String2date: calculate the number of days between two dates (Java)

The test is as follows:

Public long date2date (string sdate1, string sdate2) throws exception {
Simpledateformat SDF = new simpledateformat ("yyyy-mm-dd ");
Date date1 = SDF. parse (sdate1 );
Date date2 = SDF. parse (sdate2 );

Return date2.gettime ()/(24*60*60*1000)-date1.gettime ()/(24*60*60*1000 );
}

@ Test
Public void testdate2date () throws exception {
Long date = date2date ("2012-4-11", "2012-4-23 ");
System. Out. println ("difference:" + date );

}

 

 

 

It turns out that it is not a problem to calculate the date difference between the two time points until one day .... One of the developers I once coached asked me for advice. I didn't think it was very difficult. I tried to use the calendar/gregoriancalendar class for computation. It seems that the code is too complicated and I gave up. I tried for half an hour and finally came up with a sentence and wrote it to him on MSN. At that time, I felt that the road was wild and I could not go to the stage. This sentence is also a concise method to be introduced below.
Later, one of my former colleagues sent an email about the blog published on the Internet. It was interesting to have a good number of java standard libraries. The requirement is very simple: there are two date variables (a, B), how to calculate the number of days between the two? Do you have a simple solution? (According to this cool man, it is still very troublesome)
After reading Daniel's method, I secretly thought: Since the java standard library cannot be solved, isn't my method very simple ?! My confidence is soaring.

====
My method:

Public long differ (date date1, date date2)
...{
// Return date1.gettime ()/(24x60*60*1000)-date2.gettime ()/(24x60*60*1000 );
Return date2.gettime ()/86400000-date1.gettime ()/86400000; // use the immediate number to reduce the overhead of multiplication calculation
}

 

Problem Analysis: Calculate the date difference. The important part is the date part of the time object, which has nothing to do with the time, minute, and second.

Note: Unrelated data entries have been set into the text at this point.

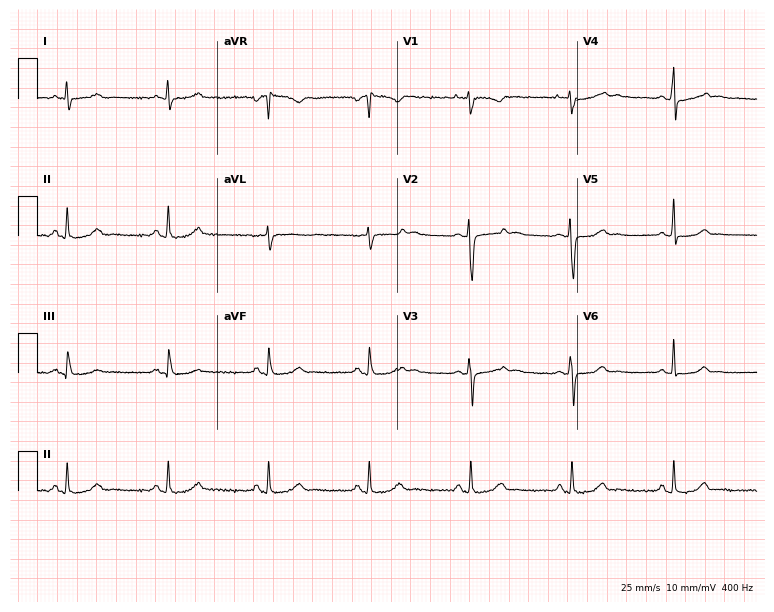
Standard 12-lead ECG recorded from a female, 23 years old. None of these six findings is recorded: first-degree AV block, right bundle branch block (RBBB), left bundle branch block (LBBB), sinus bradycardia, atrial fibrillation (AF), sinus tachycardia.
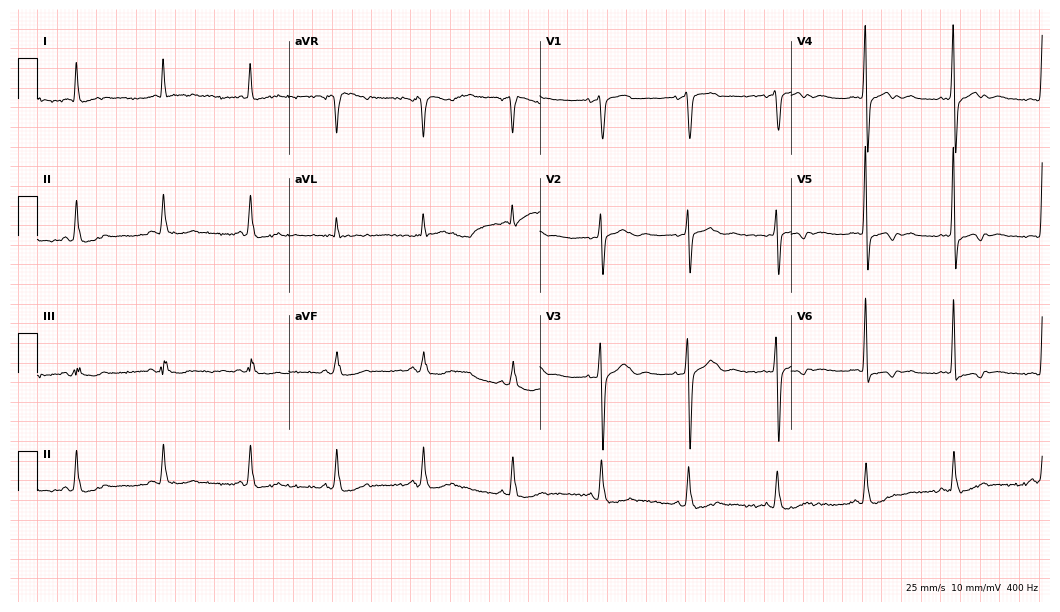
12-lead ECG from a female, 81 years old (10.2-second recording at 400 Hz). No first-degree AV block, right bundle branch block (RBBB), left bundle branch block (LBBB), sinus bradycardia, atrial fibrillation (AF) or sinus tachycardia recorded for this tracing.
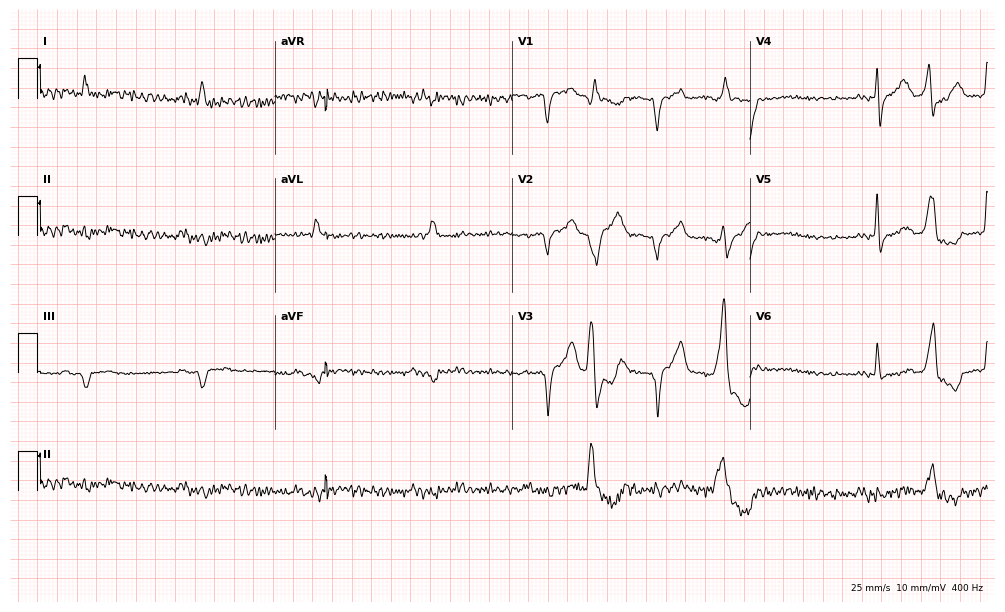
Standard 12-lead ECG recorded from an 82-year-old male patient. None of these six findings is recorded: first-degree AV block, right bundle branch block, left bundle branch block, sinus bradycardia, atrial fibrillation, sinus tachycardia.
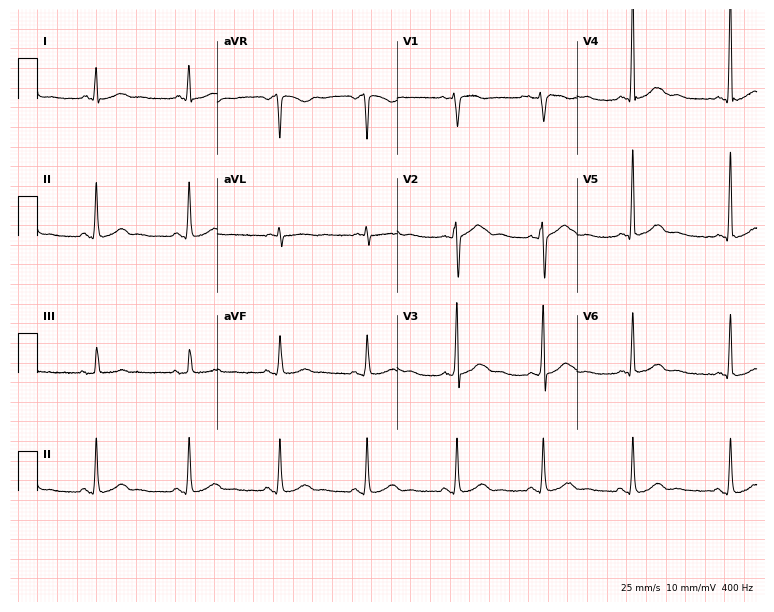
Standard 12-lead ECG recorded from a 38-year-old female. Read as a normal ECG.
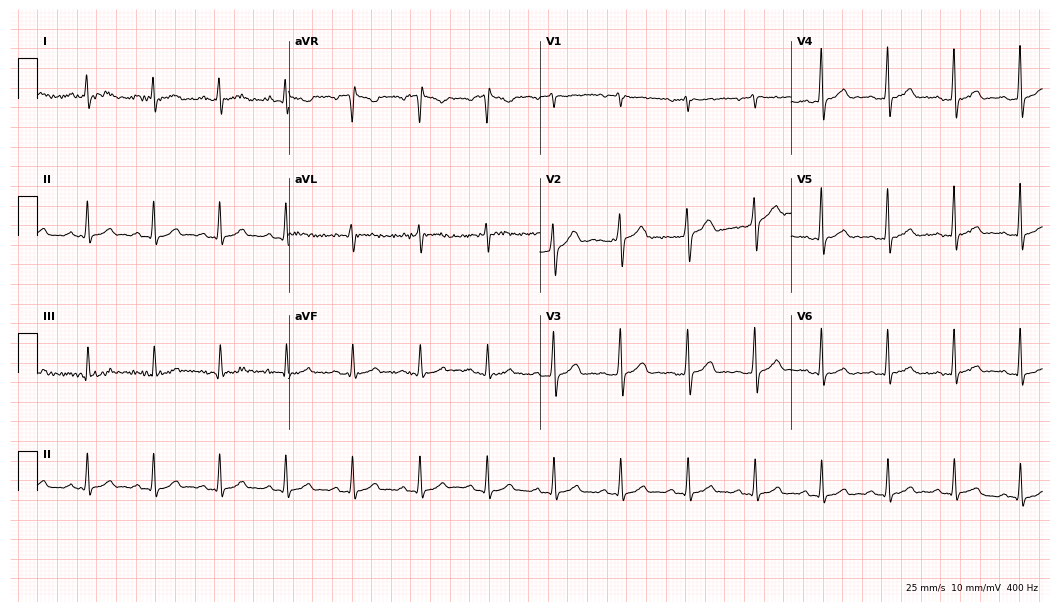
Electrocardiogram, a 44-year-old man. Overall reading on record: normal ECG.
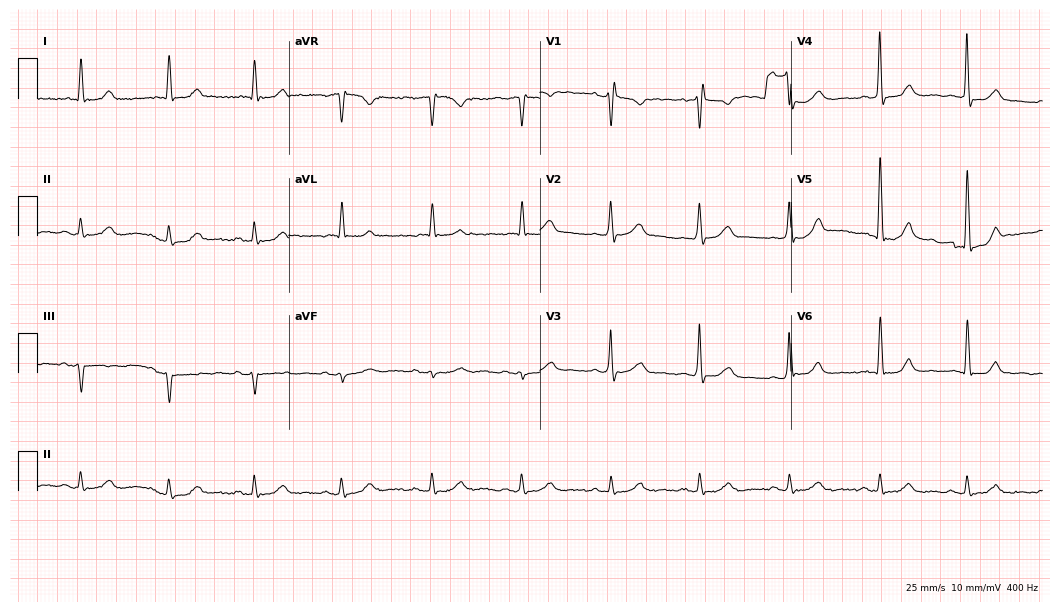
Standard 12-lead ECG recorded from a male, 78 years old (10.2-second recording at 400 Hz). None of these six findings is recorded: first-degree AV block, right bundle branch block (RBBB), left bundle branch block (LBBB), sinus bradycardia, atrial fibrillation (AF), sinus tachycardia.
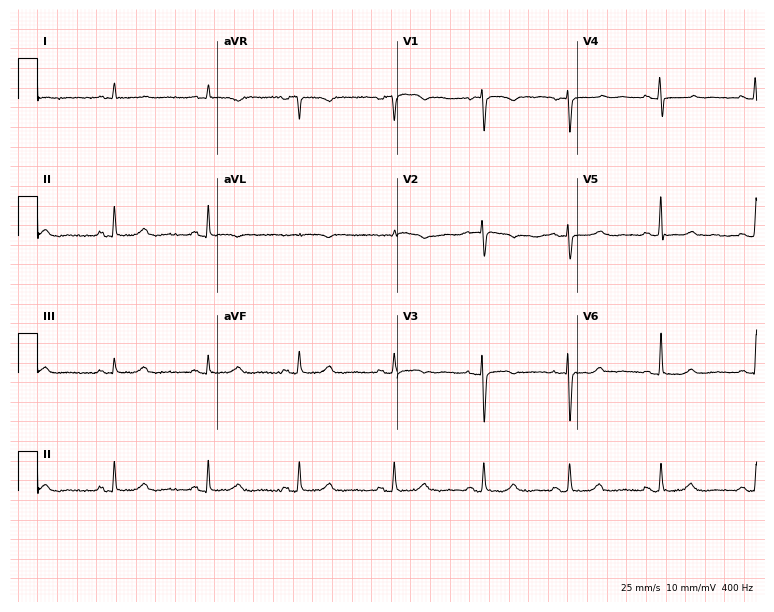
12-lead ECG from a female, 41 years old. Recorded interpretation: within normal limits.
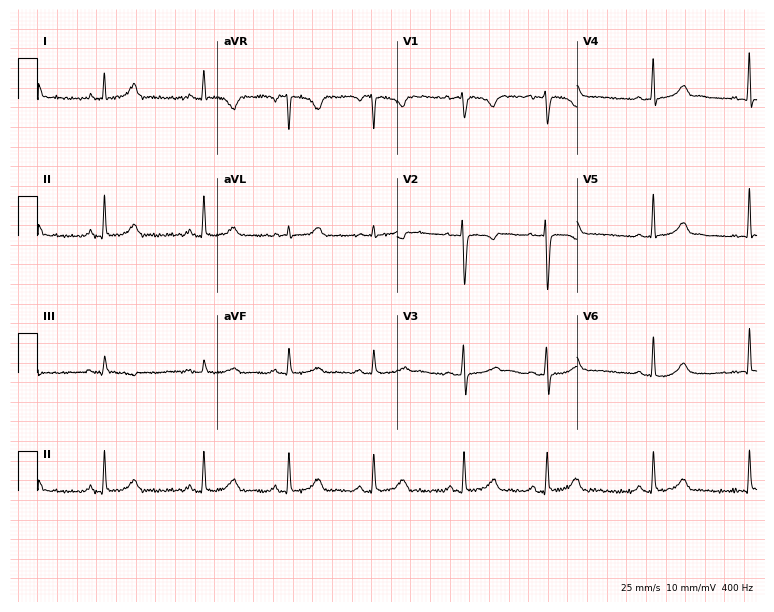
ECG (7.3-second recording at 400 Hz) — a female, 29 years old. Screened for six findings — first-degree AV block, right bundle branch block, left bundle branch block, sinus bradycardia, atrial fibrillation, sinus tachycardia — none is recorded. Findings outside these six are not listed.
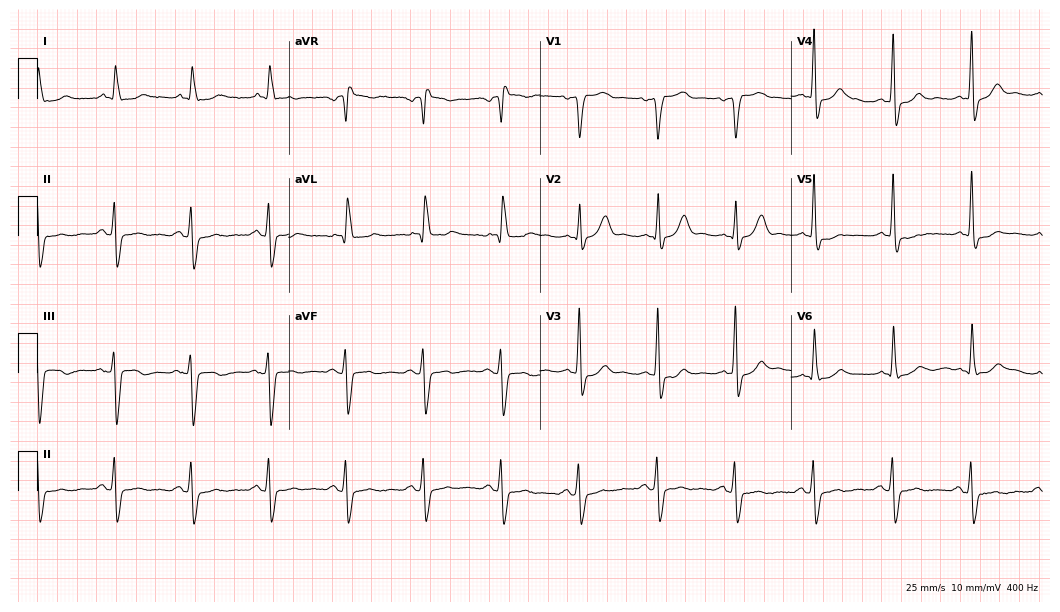
12-lead ECG from an 83-year-old man. No first-degree AV block, right bundle branch block, left bundle branch block, sinus bradycardia, atrial fibrillation or sinus tachycardia recorded for this tracing. Only these six findings were labelled.
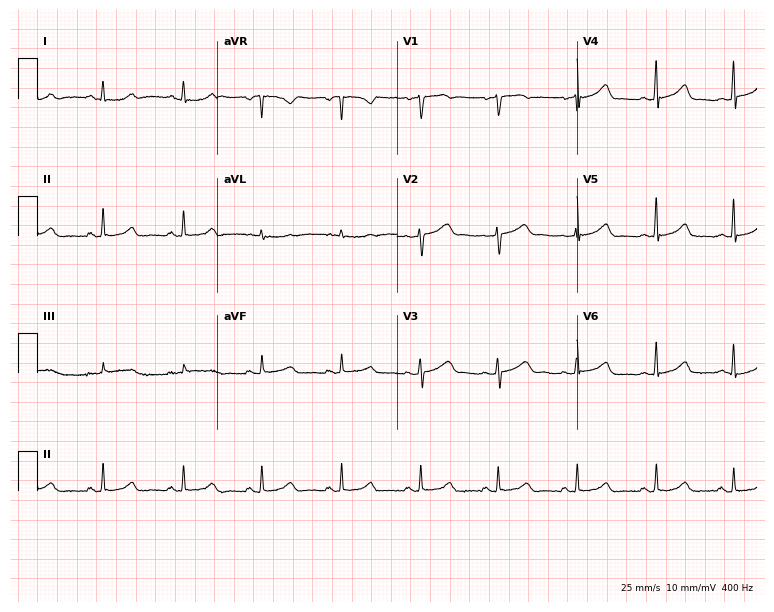
Resting 12-lead electrocardiogram. Patient: a 48-year-old female. Read as a normal ECG.
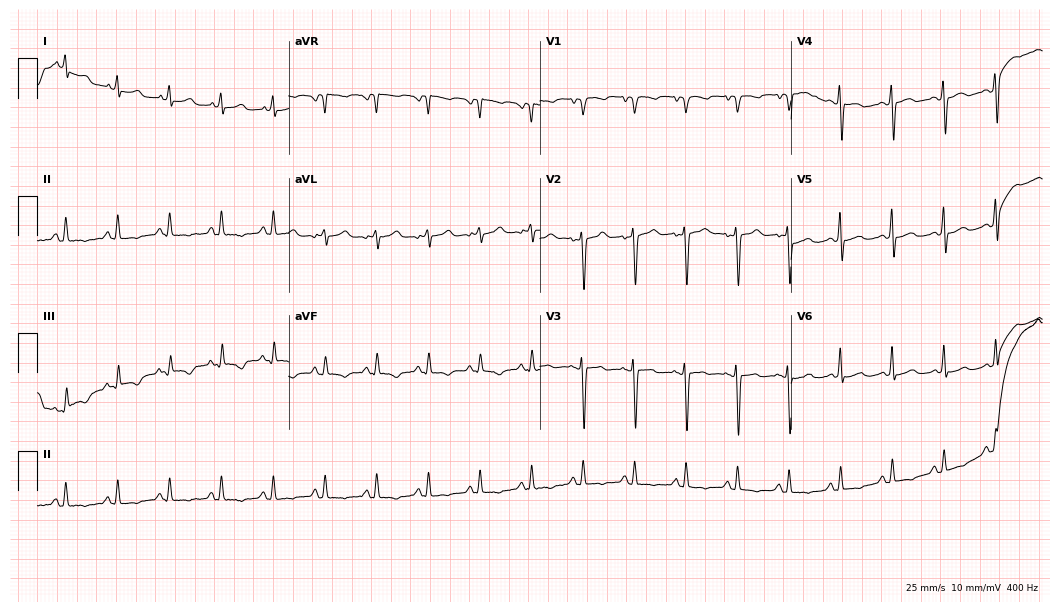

Therefore, the key to the problem is to filter out the hour, minute, and second, and retain the date part. The dry low-pass filter filters out high-frequency clutter and retains low-frequency signals.
Solution: the number of seconds in a day is 24*60*60*1000 = 86400000 = senconds. The time object date1.gettime () is the number of seconds since, January 1, January 1, 1970. You can use it to remove seconds and get the number of days since January 1, January 1, 1970. Note that the division symbol is used here, and the time is filtered out in seconds. Perform the same operation on date2 to get the number of days of date2. The number of days of date2 minus the number of days of date1. The result is the date difference.
For example, assume that date1 is equal to January 1, January 5, 1970, and date2 is equal to January 1, January 6, 1970. The result of date1 division by seconds is 4, the result of date2 division by seconds is 5, and the difference between date2 and date1 is 5-4 = 1 day, which is consistent with our expectation.

====
My colleague kun gave the method: Get the milliseconds subtraction of the two, and then/24/60/60.
This method should be incorrect. Because the seconds are subtracted, the time difference between the two is obtained, and the time and second are not filtered out.
Calculation Result: As shown in the preceding example, date2.gettime ()-date1.gettime () is equal to the number of seconds equivalent to 23 hours. The result is 0 days, does not match the expected 1 day.
The difference between the Kun method and the correct method is: first do subtraction, or first do division.

====
Methods found by colleagues on the Internet:

Simpledateformat myformatter = new simpledateformat ("yyyy-mm-dd ");
Java. util. Date = myformatter. parse ("2003-05-1 ");
Java. util. Date mydate = myformatter. parse ("1899-12-30 ");
Long day = (date. gettime ()-mydate. gettime ()/(24*60*60*1000 );
Out. println (day );

The result should be correct, and there is no time/second at all. The time/second method is equivalent to the Kun method. However, it may be difficult to use it, because you must obtain the date of the string before using it.

====
Finally, let's take a look at Daniel's methods:
Daniel blog address: http://blog.csdn.net/rmartin/archive/2006/12/22/1452867.aspx

Private int daysbetween (date now, date returndate )...{
Calendar cnow = calendar. getinstance ();
Calendar creturndate = calendar. getinstance ();
Cnow. settime (now );
Creturndate. settime (returndate );
Settimetomidnight (cnow );
Settimetomidnight (creturndate );
Long todayms = cnow. gettimeinmillis ();
Long returnms = creturndate. gettimeinmillis ();
Long intervalms = todayms-returnms;
Return millisecondstodays (intervalms );
}

Private int millisecondstodays (long intervalms )...{
Return (INT) (intervalms/(1000*86400 ));
}

Private void settimetomidnight (calendar )...{
Calendar. Set (calendar. hour_of_day, 0 );
Calendar. Set (calendar. Minute, 0 );
Calendar. Set (calendar. Second, 0 );
}

 

It looks complicated. I have never verified it. It should be correct!